THE PROBLEM -
Exactly as written, retype the listing below, omitting the pictures.

MATERIAL TO PROCESS -
'''

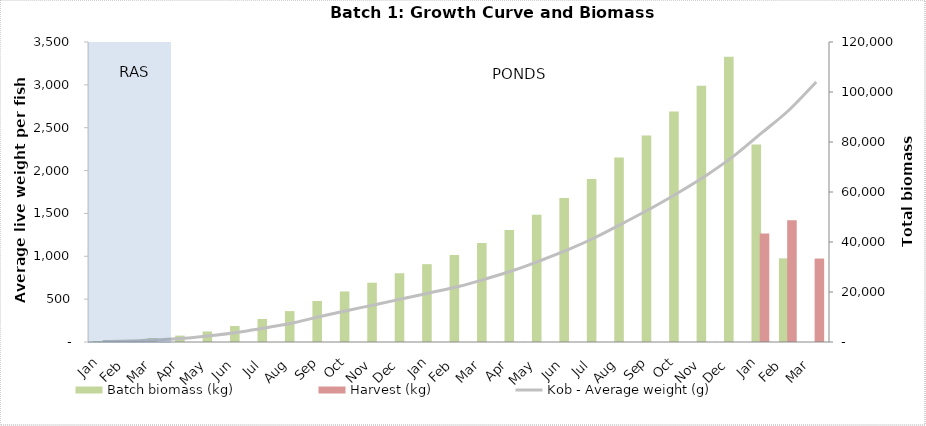
| Category | Batch biomass (kg) | Harvest (kg) |
|---|---|---|
| 0 | 353.244 | 0 |
| 1 | 708.475 | 0 |
| 2 | 1579.951 | 0 |
| 3 | 2556.157 | 0 |
| 4 | 4208.112 | 0 |
| 5 | 6385.462 | 0 |
| 6 | 9209.167 | 0 |
| 7 | 12353.228 | 0 |
| 8 | 16413.367 | 0 |
| 9 | 20215.071 | 0 |
| 10 | 23712.221 | 0 |
| 11 | 27502.685 | 0 |
| 12 | 31140.348 | 0 |
| 13 | 34831.074 | 0 |
| 14 | 39593.572 | 0 |
| 15 | 44819.588 | 0 |
| 16 | 50948.899 | 0 |
| 17 | 57562.815 | 0 |
| 18 | 65176.402 | 0 |
| 19 | 73797.005 | 0 |
| 20 | 82623.614 | 0 |
| 21 | 92175.385 | 0 |
| 22 | 102462.531 | 0 |
| 23 | 114109.354 | 0 |
| 24 | 79039.898 | 43435.117 |
| 25 | 33451.063 | 48733.871 |
| 26 | 0 | 33384.161 |

'''

ANSWER TO THE PROBLEM -
| Category | Batch biomass (kg) | Harvest (kg) |
|---|---|---|
| 0 | 353.244 | 0 |
| 1 | 708.475 | 0 |
| 2 | 1579.951 | 0 |
| 3 | 2556.157 | 0 |
| 4 | 4208.112 | 0 |
| 5 | 6385.462 | 0 |
| 6 | 9209.167 | 0 |
| 7 | 12353.228 | 0 |
| 8 | 16413.367 | 0 |
| 9 | 20215.071 | 0 |
| 10 | 23712.221 | 0 |
| 11 | 27502.685 | 0 |
| 12 | 31140.348 | 0 |
| 13 | 34831.074 | 0 |
| 14 | 39593.572 | 0 |
| 15 | 44819.588 | 0 |
| 16 | 50948.899 | 0 |
| 17 | 57562.815 | 0 |
| 18 | 65176.402 | 0 |
| 19 | 73797.005 | 0 |
| 20 | 82623.614 | 0 |
| 21 | 92175.385 | 0 |
| 22 | 102462.531 | 0 |
| 23 | 114109.354 | 0 |
| 24 | 79039.898 | 43435.117 |
| 25 | 33451.063 | 48733.871 |
| 26 | 0 | 33384.161 |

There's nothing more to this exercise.